BEGIN RECORDS

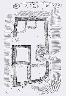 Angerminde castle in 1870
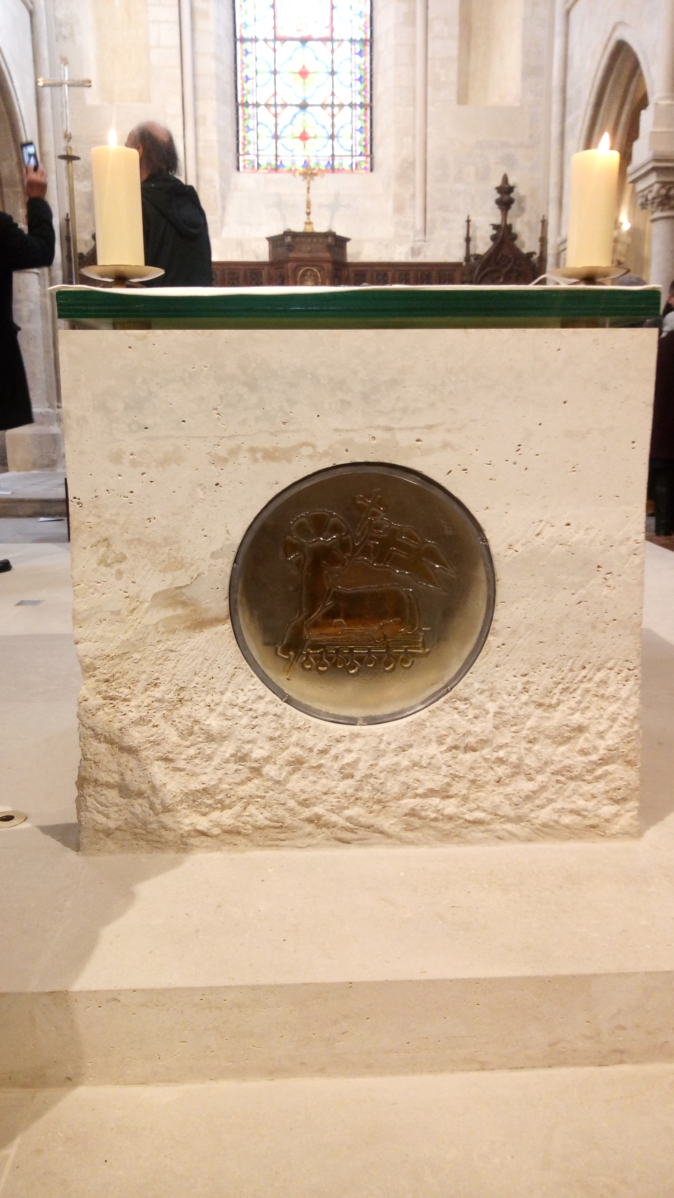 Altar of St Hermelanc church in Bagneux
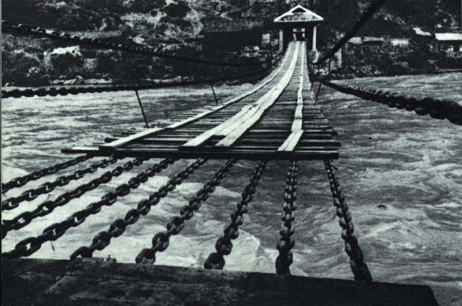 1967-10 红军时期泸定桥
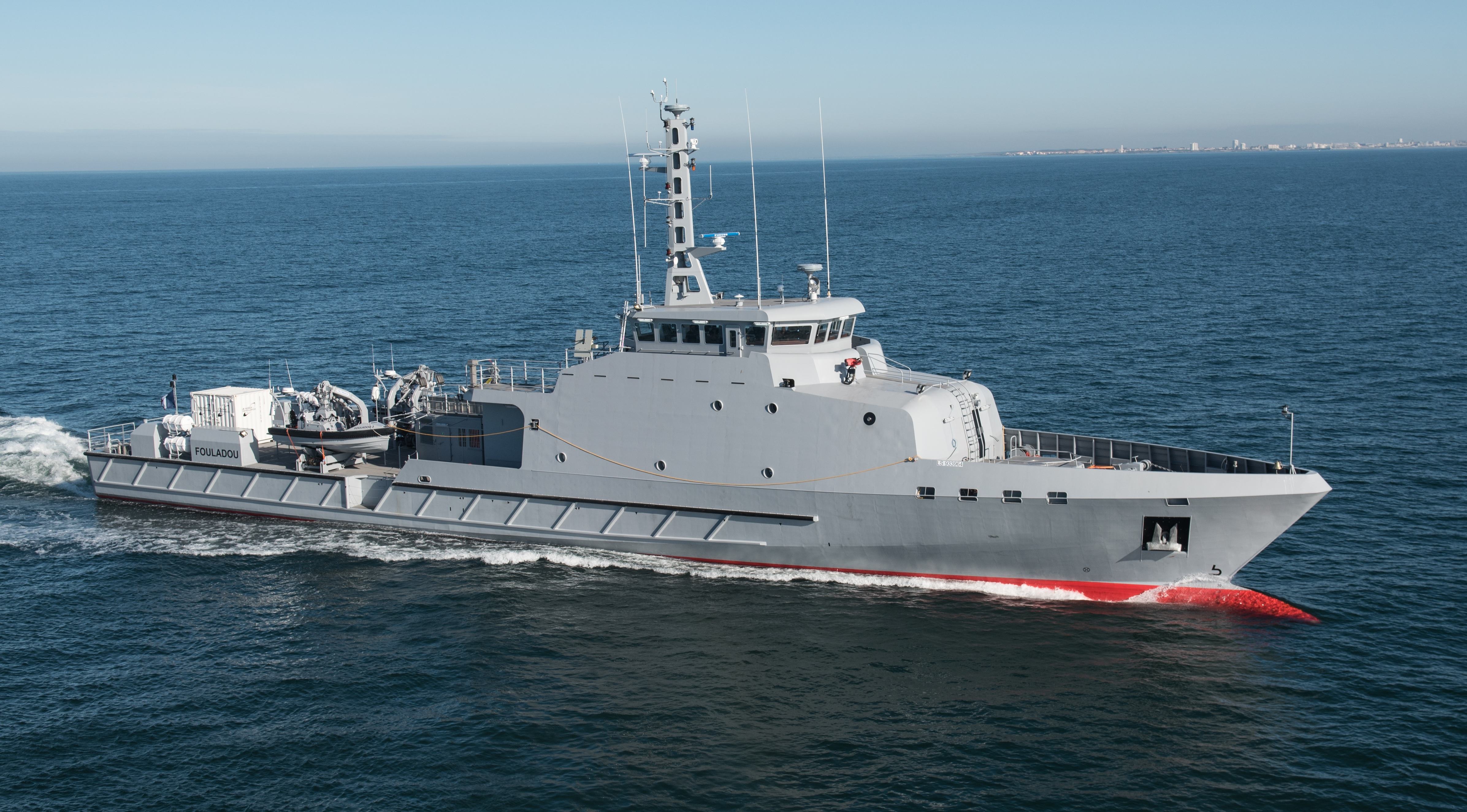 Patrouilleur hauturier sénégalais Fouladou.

END RECORDS
BEGIN RECORDS

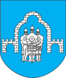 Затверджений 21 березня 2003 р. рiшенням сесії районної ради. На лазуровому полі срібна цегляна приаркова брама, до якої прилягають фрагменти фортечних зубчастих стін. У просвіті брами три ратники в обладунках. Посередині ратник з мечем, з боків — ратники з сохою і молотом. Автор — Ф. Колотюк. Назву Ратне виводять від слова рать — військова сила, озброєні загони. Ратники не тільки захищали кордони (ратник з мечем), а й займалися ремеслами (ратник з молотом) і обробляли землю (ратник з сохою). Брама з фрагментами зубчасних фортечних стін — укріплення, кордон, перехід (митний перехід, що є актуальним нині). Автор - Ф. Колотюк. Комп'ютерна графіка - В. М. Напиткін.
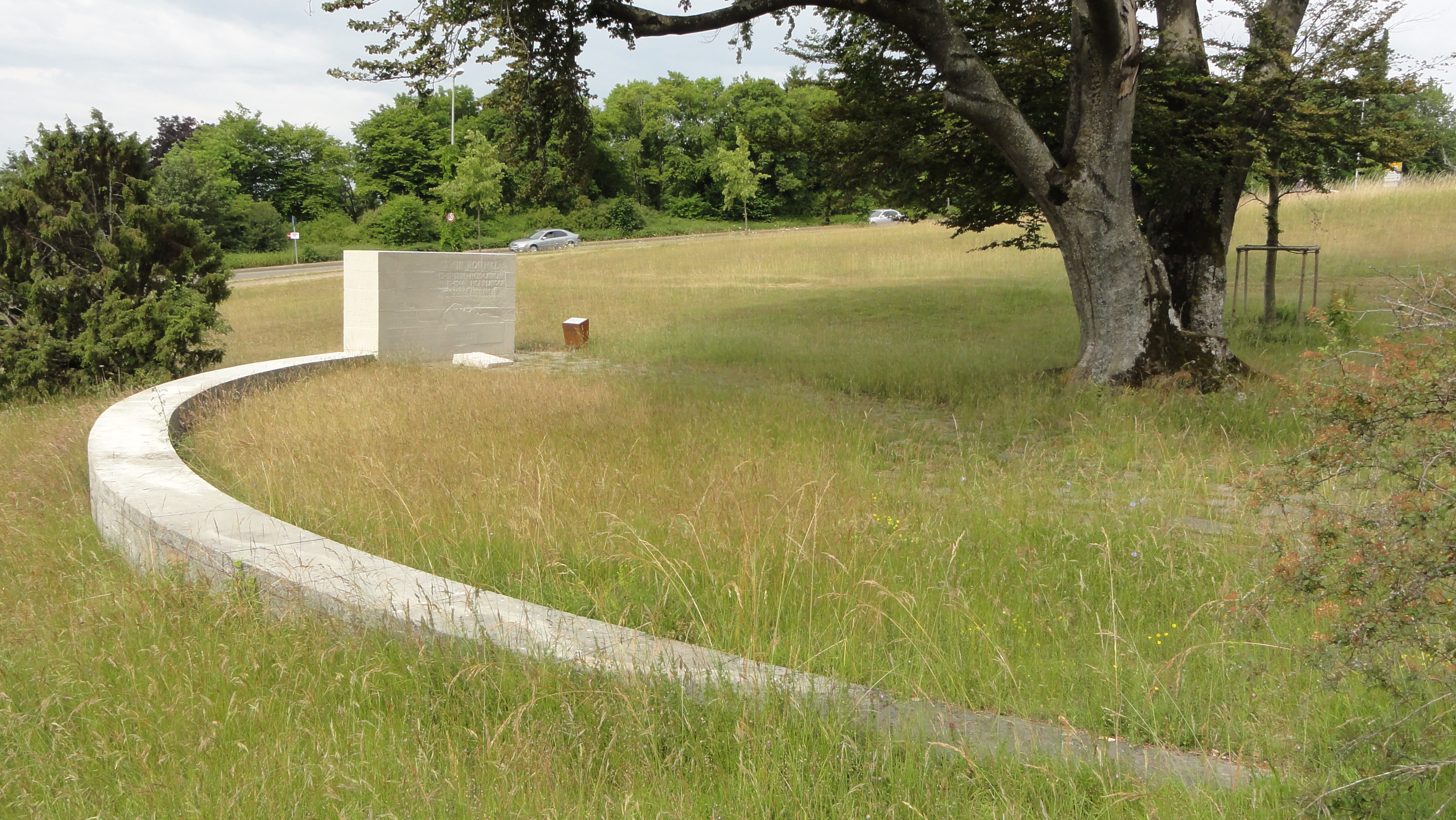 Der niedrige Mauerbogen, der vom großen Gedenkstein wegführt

END RECORDS
BEGIN RECORDS

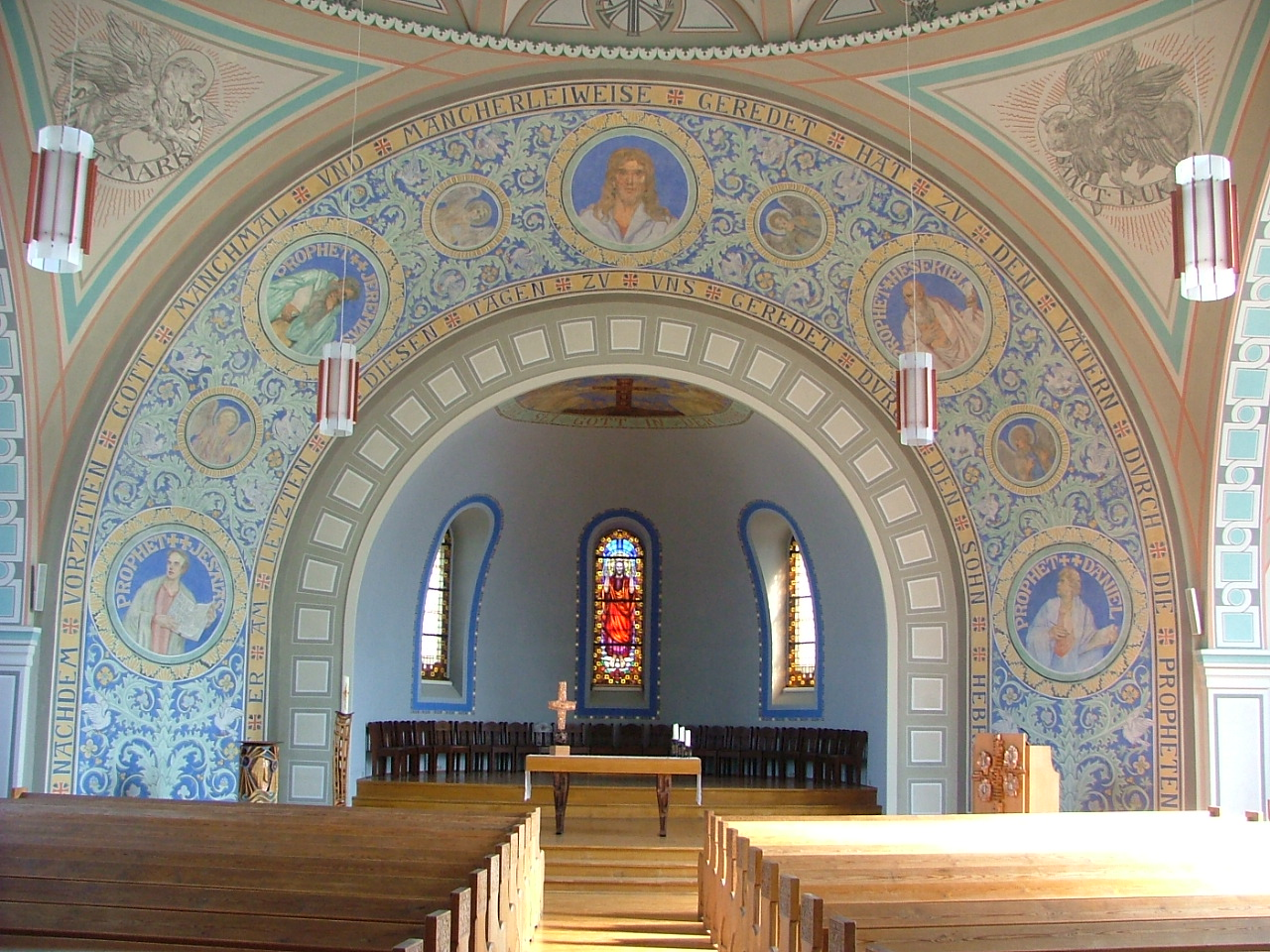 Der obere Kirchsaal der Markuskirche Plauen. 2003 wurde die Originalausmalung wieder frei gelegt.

END RECORDS

## ABOUT THIS EXERCISE:
Give again the stretch of lines above from the one with "Angerminde castle in 1870" through the one with "Patrouilleur hauturier sénégalais Fouladou.", both ends kept, and copy no pictures.

## EXERCISE RESULT:
 Angerminde castle in 1870
 Altar of St Hermelanc church in Bagneux
 1967-10 红军时期泸定桥
 Patrouilleur hauturier sénégalais Fouladou.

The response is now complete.